— Вы можете мне смело довериться, Елена Леонидовна, я же не маленькая, в институт поступаю, правда, со скрипом.
— Катя, потребуется помощь твоей мамы. Но я решила сначала поговорить с тобой.
Почему мамы? Впрочем, естественно — откуда у самой Кати столько карманных денег?
— Мама согласна, мы с ней уже все обговорили.
— Как обговорили?! — Елена Леонидовна повернулась к Кате всем телом. — Как… решили? Без меня?
Все-таки она актриса великолепная, ловкая притвора. Или же паникерша, трусиха отчаянная.
— Нет, почему же, с вами. После вашего звонка.
— И что вы решили?
— Мы догадались.
Елена Леонидовна недоуменно приподняла брови, плечи, руки, все, кажется, что можно было приподнять. Может быть, назвать ей сразу сумму и тем ускорить дело? Ну а если она обморок разыграет, тогда что? Лучше выждать, что она дальше скажет.
— Как вы могли догадаться, Катя? Ты виделась с Настенькой? Она тебе звонила?
— Не-ет. — Тут уже и Катя подрастерялась — при чем здесь Настенька? Или она тоже выступает в роли посредника? Ничего пока не понятно, надо помолчать, не называть сумму, пусть уж Елена Леонидовна сама выкручивается, называет. Даже интересно, как она это сделает. Владеет же она каким-то приемом.
— Да вы спокойнее, Елена Леонидовна, что тут такого?..
Сиротинина перебила ее, видимо, набралась решимости:
— Настя попала в беду, Катя, и требуется твоя помощь.

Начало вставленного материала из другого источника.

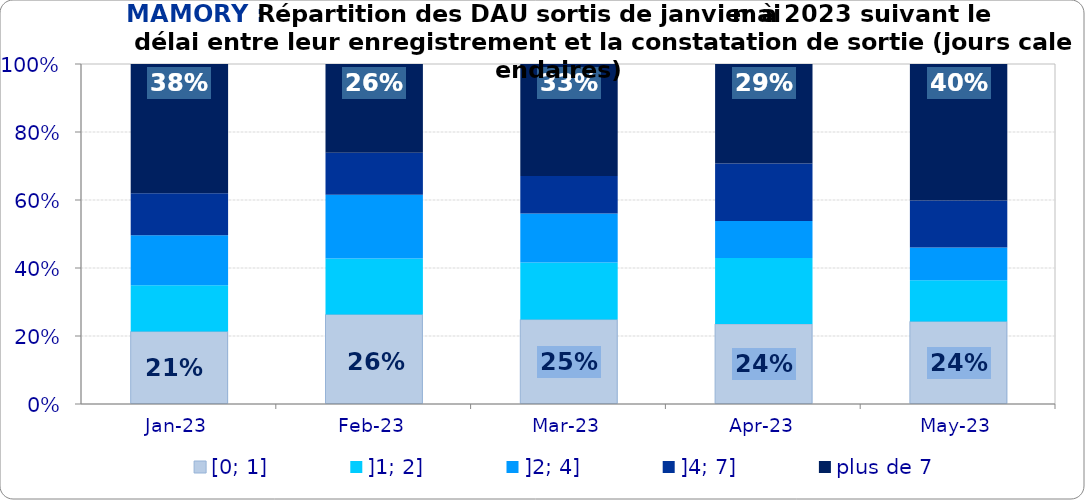
| Category | [0; 1] | ]1; 2] | ]2; 4] | ]4; 7] | plus de 7 |
|---|---|---|---|---|---|
| 2023-01-01 | 0.213 | 0.136 | 0.148 | 0.123 | 0.38 |
| 2023-02-01 | 0.263 | 0.165 | 0.187 | 0.123 | 0.261 |
| 2023-03-01 | 0.248 | 0.168 | 0.145 | 0.11 | 0.329 |
| 2023-04-01 | 0.235 | 0.194 | 0.109 | 0.169 | 0.293 |
| 2023-05-01 | 0.243 | 0.121 | 0.096 | 0.138 | 0.402 |

Вернее, помощь твоей мамы. Но я решила сначала поговорить с тобой, как со взрослой и, прежде всего, как с подругой Насти. Я боялась, что твоя мама сразу мне откажет, и решила заручиться твоей поддержкой.
— Пожалуйста-пожалуйста, — торопливо отозвалась Катя, не улавливая пока ее замысловатого хода.
— С Настей, Катя, случилась беда, — голос ее дрогнул.
— Да что вы, Елена Леонидовна? Там? На стажировке в Большом театре? Что, травма?
— Нет, Катя, все гораздо хуже.
Наверное, вот он, ее прием — попала в беду и нужны деньги на выручку.
— Ни на какой стажировке она не была. Только великое дитя Николай Викентьевич может такому верить. И мне внушил. Настя приехала, но не может показаться дома. Потому что она… — Елена Леонидовна раскрыла сумку, достала платочек и тут же положила его обратно, раздумала пускать слезу. — Она беременна.
У Кати перехватило дыхание, сердце так и заколотилось, она испугалась. Чего, спрашивается? Сразу и не поймешь. Испугалась беременности своей юной подружки, но более того своей грубой, грубейшей ошибки. Надежда рухнула — вот чего она сверх всего испугалась.
— Я надеюсь, Катя, с тобой можно говорить, как со взрослой. Беременность у нее не меньше пяти месяцев, уже виден живот. А у Николая Викентьевича спазмы сосудов головного мозга, его удар хватит, если он ее увидит. Он ее до умопомрачения обожает. В декабре у него юбилей, семьдесят и сорок пять научной деятельности. Я все сделаю, чтобы он не увидел ее в таком положении, я обязана его беречь. — Елена Леонидовна хотя и достала опять платок, но и слезинки не проронила, не всхлипнула даже, она волевая, деятельная особа, она действительно охранит своего профессора. — Она все от меня скрыла, — продолжала она ледяным голосом, без тени сочувствия дочери. — Она тайком сбежала со своим, не знаю даже, как его назвать, дружком, сожителем, соблазнителем. Теперь, Катя, требуется помощь твоей мамы.
Катя инстинктивно прижала к себе дипломат, желтая коробка перекатилась внутри беззвучно, но Катя услышала — деньги ее на месте. А ведь чуть было не потеряла. Хорошо, что не ляпнула сразу, выдержка, что ни говори, полезное свойство характера. Теперь она согласна, две тысячи — это сумма.
— Только твоя мама ее спасет, ее и Николая Викентьевича. — О себе она не говорила, в спасении она не нуждается, обойдется своими силами.
— Я не совсем понимаю, Елена Леонидовна, почему именно моя мама?
— Я знаю, Катя, в таком случае — только твоя мама! — наступательно проговорила Елена Леонидовна.
— Насколько мне известно, я уже взрослая, вы сами сказали, — в пять месяцев уже поздно.
— Да, Катя, поздно — по правилам. Но нет правил без исключения. Существуют специальные операции по спасению выкидышей, разные патологические случаи, резус и тому подобное. Здесь у нас, я повторяю, никто, кроме твоей матери, не поможет. Умоляю тебя, Катя.